Much of the same here, including the xor on the input. Just slightly different instructions.

    pushInt 0x66D63918           (1, 102, 214, 57, 24)
    pushLong 0x767058766B6E322E  (0, 118, 112, 88, 118, 107, 110, 50, 46)
    pushLong 0x7143146A706E1F21  (0, 113, 67, 20, 106, 112, 110, 31, 33)
    pushLong 0x6D667943394D396D  (0, 109, 102, 121, 67, 57, 77, 57, 109)
    popIntoReg 4                 (17, 4)
    popIntoReg 5                 (17, 5)
    popIntoReg 6                 (17, 6)
    popIntoReg 7                 (17, 7)
    jmp label2                   (5, 47)

label1:
    loadByte 1                   (3, 1)
    popIntoReg 0                 (17, 0)
    return                       (19)

label2:
    cmp 0, 4                     (4, 0, 4)
    jmpNeq label1                (7, 42)
    cmp 1, 5                     (4, 1, 5)
    jmpNeq label1                (7, 42)
    cmp 2, 6                     (4, 2, 6)
    jmpNeq label1                (7, 42)
    cmp 3, 7                     (4, 3, 7)
    jmpNeq label1                (7, 42)
    return                       (19)

Other than xoring with the first half of the flag, it’s the same as oshino.
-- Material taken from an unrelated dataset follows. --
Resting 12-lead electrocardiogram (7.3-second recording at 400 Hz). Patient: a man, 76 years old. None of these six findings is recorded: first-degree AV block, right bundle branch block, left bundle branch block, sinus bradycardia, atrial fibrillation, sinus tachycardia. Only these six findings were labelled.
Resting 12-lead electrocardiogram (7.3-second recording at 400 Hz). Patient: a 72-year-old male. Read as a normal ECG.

Note that at this point the first half of the array has already been xor’d with walnut. There’s also a hash of the string as input into this function, but we can pretty much ignore it since if the rest of the checks are correct, the hashcode will be too.

WalnutGirlBestGirl_07/15
str(xor(0x6D667943394D396D, 0x0302071503020715,
    int64("WalnutGi"), int64("flag{d1d"))) = "_is_4_Hu"
str(xor(0x7143146A706E1F21, 0x0302071503020715,
    int64("rlBestGi"), int64("_y0u_kn0"))) = "_Tao_s1m"
str(xor(0x767058766B6E322E, 0x0302071503020715,
    int64("rl_07/15"), int64("w?_chr1s"))) = "p!_0715}"
second half = _is_4_Hu_Tao_s1mp!_0715}

Plugging it in

> java -jar javaisez3.jar flag{d1d_y0u_kn0w?_chr1s_is_4_Hu_Tao_s1mp!_0715}
Chute.  Now you know my secret

To be honest, I was kind of surprised this only got two solves but rp2sm got eight. Sorry java.